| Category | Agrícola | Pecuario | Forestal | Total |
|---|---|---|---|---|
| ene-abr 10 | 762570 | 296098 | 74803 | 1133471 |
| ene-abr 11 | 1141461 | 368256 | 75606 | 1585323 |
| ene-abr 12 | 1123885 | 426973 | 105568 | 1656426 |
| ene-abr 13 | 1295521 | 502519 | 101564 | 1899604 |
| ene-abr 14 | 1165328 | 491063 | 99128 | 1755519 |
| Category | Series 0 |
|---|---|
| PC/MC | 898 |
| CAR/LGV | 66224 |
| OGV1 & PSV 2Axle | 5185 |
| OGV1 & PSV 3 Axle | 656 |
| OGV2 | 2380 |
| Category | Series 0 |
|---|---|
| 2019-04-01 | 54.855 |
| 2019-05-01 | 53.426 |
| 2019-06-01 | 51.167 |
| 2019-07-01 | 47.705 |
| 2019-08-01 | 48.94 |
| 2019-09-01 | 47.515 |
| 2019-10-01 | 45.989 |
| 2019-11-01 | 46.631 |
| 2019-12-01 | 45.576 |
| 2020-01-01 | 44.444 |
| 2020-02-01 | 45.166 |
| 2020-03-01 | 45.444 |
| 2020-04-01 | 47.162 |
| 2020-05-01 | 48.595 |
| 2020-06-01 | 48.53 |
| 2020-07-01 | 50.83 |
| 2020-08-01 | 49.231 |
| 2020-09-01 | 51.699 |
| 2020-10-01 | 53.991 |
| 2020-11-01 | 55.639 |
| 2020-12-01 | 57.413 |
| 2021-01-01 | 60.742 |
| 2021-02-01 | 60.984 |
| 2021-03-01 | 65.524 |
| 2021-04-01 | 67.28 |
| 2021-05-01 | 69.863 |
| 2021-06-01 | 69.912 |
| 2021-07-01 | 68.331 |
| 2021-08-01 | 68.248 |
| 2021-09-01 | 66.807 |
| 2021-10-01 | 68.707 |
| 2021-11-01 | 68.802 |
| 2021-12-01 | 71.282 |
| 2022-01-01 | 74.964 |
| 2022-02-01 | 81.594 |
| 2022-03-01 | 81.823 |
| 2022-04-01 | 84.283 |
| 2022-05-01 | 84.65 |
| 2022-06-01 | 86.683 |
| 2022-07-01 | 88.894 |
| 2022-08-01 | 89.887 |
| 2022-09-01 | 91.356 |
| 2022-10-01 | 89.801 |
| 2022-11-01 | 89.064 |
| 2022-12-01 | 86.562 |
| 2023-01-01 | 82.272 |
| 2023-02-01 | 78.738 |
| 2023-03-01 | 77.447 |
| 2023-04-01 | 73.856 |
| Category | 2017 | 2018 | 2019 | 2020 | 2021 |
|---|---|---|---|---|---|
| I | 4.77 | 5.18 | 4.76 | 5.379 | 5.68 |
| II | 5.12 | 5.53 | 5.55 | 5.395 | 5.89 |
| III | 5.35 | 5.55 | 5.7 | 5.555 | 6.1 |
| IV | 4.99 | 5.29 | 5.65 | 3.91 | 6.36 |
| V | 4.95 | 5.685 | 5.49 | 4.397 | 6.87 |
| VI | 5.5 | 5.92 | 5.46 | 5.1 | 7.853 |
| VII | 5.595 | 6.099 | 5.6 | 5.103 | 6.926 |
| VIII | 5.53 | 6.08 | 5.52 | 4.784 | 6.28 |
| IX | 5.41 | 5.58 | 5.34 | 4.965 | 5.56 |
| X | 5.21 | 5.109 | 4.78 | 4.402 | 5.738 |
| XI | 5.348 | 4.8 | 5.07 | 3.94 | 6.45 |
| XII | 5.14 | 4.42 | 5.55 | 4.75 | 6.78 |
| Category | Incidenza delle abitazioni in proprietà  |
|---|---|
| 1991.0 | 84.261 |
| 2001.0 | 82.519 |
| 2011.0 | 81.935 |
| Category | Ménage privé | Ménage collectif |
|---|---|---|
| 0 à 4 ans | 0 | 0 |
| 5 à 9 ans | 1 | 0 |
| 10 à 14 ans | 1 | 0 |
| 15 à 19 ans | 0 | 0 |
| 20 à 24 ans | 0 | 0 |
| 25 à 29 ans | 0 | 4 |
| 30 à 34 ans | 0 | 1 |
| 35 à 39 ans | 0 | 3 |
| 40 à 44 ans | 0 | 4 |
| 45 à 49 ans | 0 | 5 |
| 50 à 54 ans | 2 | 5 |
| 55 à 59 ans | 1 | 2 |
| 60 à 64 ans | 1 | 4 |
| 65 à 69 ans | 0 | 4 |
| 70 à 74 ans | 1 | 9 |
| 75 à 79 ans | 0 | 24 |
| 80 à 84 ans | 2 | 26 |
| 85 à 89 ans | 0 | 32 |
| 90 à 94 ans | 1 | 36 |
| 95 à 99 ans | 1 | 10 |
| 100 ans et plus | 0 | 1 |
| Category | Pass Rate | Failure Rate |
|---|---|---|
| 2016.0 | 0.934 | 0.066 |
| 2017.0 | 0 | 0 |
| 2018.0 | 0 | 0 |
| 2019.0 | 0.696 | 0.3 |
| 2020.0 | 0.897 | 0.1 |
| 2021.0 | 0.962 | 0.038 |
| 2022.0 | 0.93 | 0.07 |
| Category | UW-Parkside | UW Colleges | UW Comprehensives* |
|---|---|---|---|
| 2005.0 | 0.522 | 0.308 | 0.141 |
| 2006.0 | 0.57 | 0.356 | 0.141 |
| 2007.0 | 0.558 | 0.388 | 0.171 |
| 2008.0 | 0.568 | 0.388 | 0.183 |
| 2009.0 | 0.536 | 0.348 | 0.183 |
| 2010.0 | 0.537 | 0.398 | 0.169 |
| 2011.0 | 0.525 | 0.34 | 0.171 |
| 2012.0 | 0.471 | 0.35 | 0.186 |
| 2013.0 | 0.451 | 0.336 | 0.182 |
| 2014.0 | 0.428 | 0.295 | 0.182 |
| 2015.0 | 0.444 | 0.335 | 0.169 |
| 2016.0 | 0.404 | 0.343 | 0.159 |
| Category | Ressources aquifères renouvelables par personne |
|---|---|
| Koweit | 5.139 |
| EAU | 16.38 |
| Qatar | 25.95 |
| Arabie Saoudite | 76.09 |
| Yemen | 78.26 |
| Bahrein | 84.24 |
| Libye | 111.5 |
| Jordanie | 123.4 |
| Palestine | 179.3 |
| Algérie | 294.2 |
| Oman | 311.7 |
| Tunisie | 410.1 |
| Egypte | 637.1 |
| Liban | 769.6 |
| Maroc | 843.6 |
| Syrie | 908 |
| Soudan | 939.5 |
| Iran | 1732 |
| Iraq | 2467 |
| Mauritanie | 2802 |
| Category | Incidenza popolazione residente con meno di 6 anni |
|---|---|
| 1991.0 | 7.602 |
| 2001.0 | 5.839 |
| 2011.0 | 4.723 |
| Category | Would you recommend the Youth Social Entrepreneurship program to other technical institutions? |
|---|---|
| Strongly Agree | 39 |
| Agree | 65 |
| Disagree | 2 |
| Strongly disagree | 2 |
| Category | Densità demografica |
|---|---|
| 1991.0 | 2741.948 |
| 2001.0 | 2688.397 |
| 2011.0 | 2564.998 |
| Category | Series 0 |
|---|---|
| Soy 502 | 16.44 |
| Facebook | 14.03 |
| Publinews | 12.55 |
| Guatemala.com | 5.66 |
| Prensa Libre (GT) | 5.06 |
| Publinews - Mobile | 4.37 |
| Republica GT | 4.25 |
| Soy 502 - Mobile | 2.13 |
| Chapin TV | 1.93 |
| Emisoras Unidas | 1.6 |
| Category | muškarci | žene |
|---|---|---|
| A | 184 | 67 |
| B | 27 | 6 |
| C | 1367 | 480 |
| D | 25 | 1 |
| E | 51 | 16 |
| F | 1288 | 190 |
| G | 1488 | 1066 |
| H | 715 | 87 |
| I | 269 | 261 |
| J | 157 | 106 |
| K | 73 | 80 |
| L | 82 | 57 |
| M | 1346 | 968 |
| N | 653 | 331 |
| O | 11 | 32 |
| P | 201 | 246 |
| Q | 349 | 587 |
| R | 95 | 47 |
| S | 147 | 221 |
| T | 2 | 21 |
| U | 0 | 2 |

————

■ REQUIRED WORK ■
State the number of lines in the data that contain the word "Mobile", offering no other text.

■ ANSWER FOR THIS EXERCISE ■
2